If you create a user managing a domain not managed by the charm, the error on the client is not straightforward.

• Client side using httprequest-lego-k8s charm latest/stable rev 99

unit-httprequest-lego-k8s-0: 14:20:59 DEBUG unit.httprequest-lego-k8s/0.juju-log failed to validate databag: {'csr-edge.launchpad.net': '-----BEGIN CERTIFICATE REQUEST-----\nMIICwTCCAakCAQAwTDEbMBkGA1UEAwwSZWRnZS5sYXVuY2hwYWQubmV0MS0wKwYD\nVQQtDCRkZWNiZjQ0Yi01NDEzLTQxOTUtOGQ2YS0zNzIzYjBkN2ZhZTIwggEiMA0G\nCSqGSIb3DQEBAQUAA4IBDwAwggEKAoIBAQDGUnwr9UOfwGlttmK7/OA6WeurRhB6\nTIDfVcDvLXx2rAMkkvjtH9ZZvSAWMSnAtzsHQOpgXy4EUus47umSdt0+Z8xP3PCc\nIma99ukMDQblQ0o5XFl9DEhQiZ3bfoT7O7dxE1RvRoeTRmlkWEjlmwdBtXVBdWJQ\nevNFUFjktnZdxFOsOQSOilmdVCnzJCOYnm5AcJRhS2GNFAO+A4/o0HBB7PyhL0tc\nDQspi82/sJWLLj3WvuC/I2GQdjz8LRS1qfq4dszi3pIith6GxSLPFKlXG/AGmtrX\n5U6TLRqnLUP3+aekP6lNXSVhqxwEH2ZRV0HY7QGlfB4TrC1aaLiIJVazAgMBAAGg\nMDAuBgkqhkiG9w0BCQ4xITAfMB0GA1UdEQQWMBSCEmVkZ2UubGF1bmNocGFkLm5l\ndDANBgkqhkiG9w0BAQsFAAOCAQEAoyDRKqS/acoOOk8xsi9MsePoLU4VZn+pG0ng\n6fe48wxp1hlQy/c6CmlH7L0Ju20aH9exhP37lBNy7mMJacakkVnXbDfOOB1AoNzl\nsP08HHWQWyV4J01HEm9vAT95C0fDX1AJAICRTyPreyql5bBLVcI7cp2TxZ8rayff\nIq+Za3tCPZQpVjIpsl78FJ2oDJMk1Ltj8QEmnfJIjgzOJetmhy01bLGCFfKF8ns8\nls1qDea0qCi/Cboy6ENLtj6KUASApQP2QnlmY9WUabBshVogBy4Hjqfkn82boOKo\nIACzjF9x/YXKJ8UecW4Mk5QFPC9c+eKE13rSUbdUkY+iWAe8lQ==\n-----END CERTIFICATE REQUEST-----\n'}
Traceback (most recent call last):
  File "/var/lib/juju/agents/unit-httprequest-lego-k8s-0/charm/lib/charms/tls_certificates_interface/v4/tls_certificates.py", line 237, in load
    return cls.model_validate_json(json.dumps(data))
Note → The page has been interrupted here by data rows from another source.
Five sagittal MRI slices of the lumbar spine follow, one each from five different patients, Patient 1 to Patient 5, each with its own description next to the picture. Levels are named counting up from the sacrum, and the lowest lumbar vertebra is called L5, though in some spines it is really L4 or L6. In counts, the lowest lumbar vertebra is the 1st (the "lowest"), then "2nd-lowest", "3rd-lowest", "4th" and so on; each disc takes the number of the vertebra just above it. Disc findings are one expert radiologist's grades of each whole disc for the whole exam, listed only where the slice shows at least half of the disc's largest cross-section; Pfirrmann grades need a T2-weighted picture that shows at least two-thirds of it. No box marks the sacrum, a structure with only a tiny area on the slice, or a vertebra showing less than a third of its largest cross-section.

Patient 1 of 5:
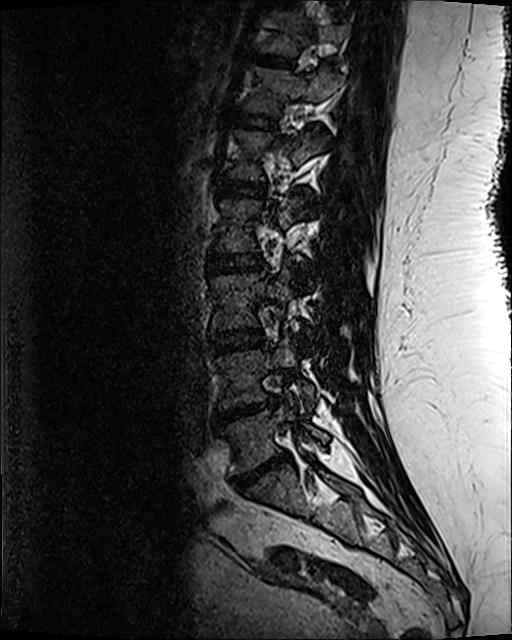 Slice 77/120. T2 SPACE (3D) sagittal MRI of the lumbar spine.
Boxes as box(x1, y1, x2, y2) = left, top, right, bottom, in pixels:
Segmented structures:
• disc T10/T11: box(273, 0, 291, 6)
• disc L5/S1: box(231, 455, 287, 490)
• disc L2/L3: box(207, 253, 262, 273)
• L3: box(212, 269, 289, 329)
• L2: box(216, 199, 298, 251)
• L5: box(225, 401, 328, 475)
• L1/L2: box(218, 179, 265, 196)
• L3/L4: box(211, 331, 263, 352)
• T12 vertebra: box(245, 66, 343, 114)
• L4 vertebra: box(216, 337, 314, 409)
• T11 vertebra: box(259, 10, 345, 54)
• T12/L1: box(228, 109, 275, 129)
• T11/T12: box(254, 55, 291, 65)
• L1: box(228, 130, 322, 179)
• disc L4/L5: box(218, 399, 275, 421)

Expert MSK radiologist gradings (per disc):
  L2/L3: Pfirrmann grade 3, upper-endplate change, lower-endplate change
  L1/L2: Pfirrmann grade 3, lower-endplate change
  L3/L4: Pfirrmann grade 3
  T11/T12: lower-endplate change
  T12/L1: Pfirrmann grade 3
  L5/S1: lower-endplate change, disc herniation, upper-endplate change, disc narrowing, Modic type II

Patient 2 of 5:
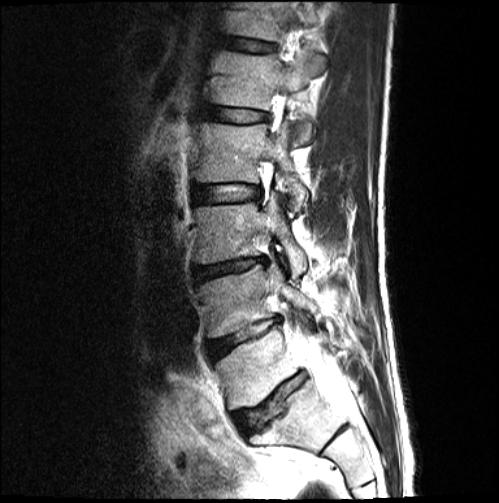

Field of view 260x262 mm, slice spacing 4.8 mm, Image 499x503, T2-weighted sagittal MRI of the lumbar spine, Sagittal slice index 5
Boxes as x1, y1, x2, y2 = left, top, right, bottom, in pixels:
Structures:
• L1 = 211, 53, 324, 143
• thecal sac / spinal canal = 295, 327, 351, 403
• L2 vertebra = 195, 121, 307, 211
• intervertebral disc L1/L2 = 204, 107, 265, 122
• L3 = 195, 193, 306, 278
• T12/L1 = 229, 38, 273, 52
• intervertebral disc L4/L5 = 208, 319, 278, 359
• intervertebral disc L5/S1 = 234, 374, 303, 432
• L4 vertebra = 198, 265, 316, 337
• intervertebral disc L2/L3 = 194, 184, 259, 203
• L5 = 216, 326, 321, 408
• L3/L4 = 194, 258, 264, 280

Radiological gradings:
• L1/L2: Pfirrmann grade 2
• L2/L3: Pfirrmann grade 2
• L3/L4: Pfirrmann grade 4, disc bulging, upper-endplate change, lower-endplate change, disc narrowing
• L5/S1: Pfirrmann grade 3, lower-endplate change, disc narrowing, disc bulging, upper-endplate change
• T12/L1: Pfirrmann grade 2
• L4/L5: Pfirrmann grade 4, disc bulging, lower-endplate change, upper-endplate change, disc narrowing

Patient 3 of 5:
Sex F, Field of view 308x308 mm, slice spacing 4.4 mm, T2-weighted sagittal MRI of the lumbar spine
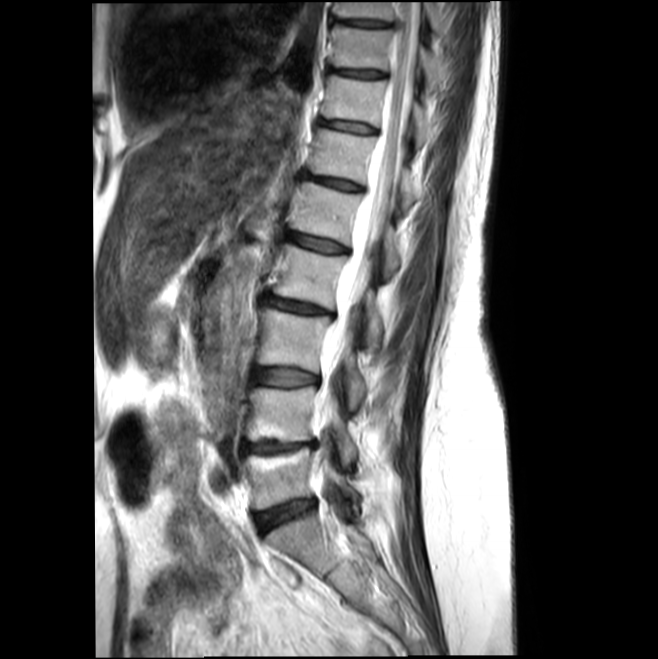
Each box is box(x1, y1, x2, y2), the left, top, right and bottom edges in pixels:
{"L4/L5": "box(246, 440, 317, 451)", "T11 vertebra": "box(321, 75, 432, 145)", "T10": "box(330, 25, 443, 83)", "L2 vertebra": "box(274, 245, 382, 344)", "disc T11/T12": "box(319, 120, 377, 133)", "T12": "box(309, 129, 418, 210)", "L3": "box(257, 309, 366, 410)", "L4 vertebra": "box(247, 386, 356, 465)", "disc L3/L4": "box(254, 368, 318, 386)", "T12/L1": "box(305, 174, 366, 191)", "thecal sac / spinal canal": "box(314, 2, 419, 474)", "L5 vertebra": "box(245, 447, 358, 510)", "T9/T10": "box(338, 19, 386, 27)", "disc L1/L2": "box(288, 233, 349, 253)", "disc L5/S1": "box(256, 501, 313, 531)", "L1 vertebra": "box(292, 183, 399, 276)", "T9 vertebra": "box(333, 2, 440, 32)", "disc T10/T11": "box(330, 67, 382, 78)", "L2/L3": "box(263, 293, 335, 319)"}

Degenerative findings by level:
  L1/L2: Pfirrmann grade 2
  L2/L3: Pfirrmann grade 2, disc bulging
  T10/T11: Pfirrmann grade 2
  L5/S1: disc bulging
  T12/L1: Pfirrmann grade 2
  L4/L5: Pfirrmann grade 3, Modic type II, disc bulging, lower-endplate change, upper-endplate change
  T9/T10: Pfirrmann grade 2
  L3/L4: Pfirrmann grade 2, disc bulging, Modic type II
  T11/T12: Pfirrmann grade 2

Patient 4 of 5:
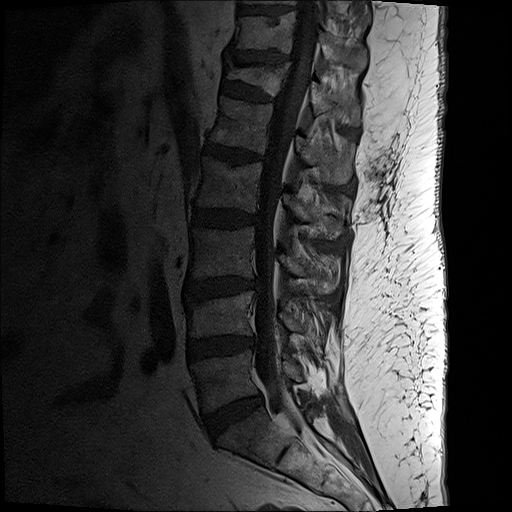

MRI lumbar spine (T1-weighted), sagittal plane; Sagittal slice index 10; Field of view 300x300 mm, slice spacing 3.3 mm

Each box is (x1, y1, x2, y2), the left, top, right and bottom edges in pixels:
T12/L1 — (221, 81, 274, 102) | L3/L4 — (190, 279, 257, 298) | L2/L3 — (194, 209, 257, 229) | T10/T11 — (242, 8, 291, 15) | L1 — (210, 97, 352, 185) | L1/L2 — (204, 144, 252, 165) | T12 — (226, 63, 335, 113) | L4 vertebra — (184, 291, 301, 338) | spinal canal — (254, 1, 318, 419) | L2 — (197, 158, 341, 238) | T11 vertebra — (232, 13, 366, 71) | IVD T11/T12 — (233, 53, 285, 65) | L5 — (191, 350, 303, 412) | IVD L4/L5 — (187, 338, 250, 360) | IVD L5/S1 — (205, 395, 262, 437) | L3 — (190, 226, 334, 294)

Expert MSK radiologist gradings (per disc):
  L5/S1: disc bulging
  T12/L1: lower-endplate change, upper-endplate change, spondylolisthesis, disc bulging
  L1/L2: Modic type II, disc narrowing, lower-endplate change, disc bulging, upper-endplate change
  L3/L4: lower-endplate change, upper-endplate change, disc bulging, Modic type II
  L4/L5: disc bulging, disc narrowing
  L2/L3: lower-endplate change, disc bulging
  T11/T12: disc narrowing, disc bulging, lower-endplate change, upper-endplate change

Patient 5 of 5:
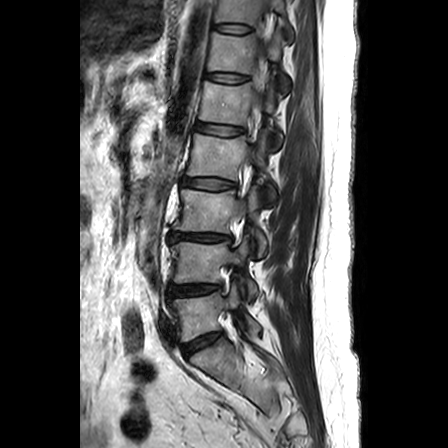

Sagittal T2-weighted lumbar spine MRI | Field of view 280x280 mm | Sagittal slice index 16

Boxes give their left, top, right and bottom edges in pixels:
5th vertebra: left=199, top=81, right=282, bottom=149
7th vertebra: left=215, top=0, right=293, bottom=37
5th disc: left=196, top=122, right=244, bottom=135
4th disc: left=183, top=178, right=235, bottom=189
2nd-lowest disc: left=169, top=284, right=222, bottom=295
2nd-lowest vertebra: left=170, top=235, right=258, bottom=296
6th disc: left=205, top=72, right=248, bottom=83
4th vertebra: left=187, top=133, right=276, bottom=201
7th disc: left=213, top=23, right=251, bottom=33
3rd-lowest disc: left=170, top=232, right=231, bottom=241
3rd-lowest vertebra: left=173, top=186, right=267, bottom=255
spinal canal: left=254, top=30, right=268, bottom=113
6th vertebra: left=208, top=31, right=289, bottom=92
lowest disc: left=184, top=332, right=221, bottom=355
lowest vertebra: left=170, top=284, right=260, bottom=341

Radiological gradings:
  2nd-lowest disc: disc bulging
  3rd-lowest disc: Pfirrmann grade 3, upper-endplate change, lower-endplate change, disc narrowing, Modic type II, disc herniation
  7th disc: Pfirrmann grade 1
  5th disc: Pfirrmann grade 2
  6th disc: Pfirrmann grade 2
  4th disc: Pfirrmann grade 1
  lowest disc: no spondylolisthesis, narrowing, bulging, herniation, Modic or endplate change recorded

  File "/var/lib/juju/agents/unit-httprequest-lego-k8s-0/charm/venv/pydantic/main.py", line 597, in model_validate_json
    return cls.__pydantic_validator__.validate_json(json_data, strict=strict, context=context)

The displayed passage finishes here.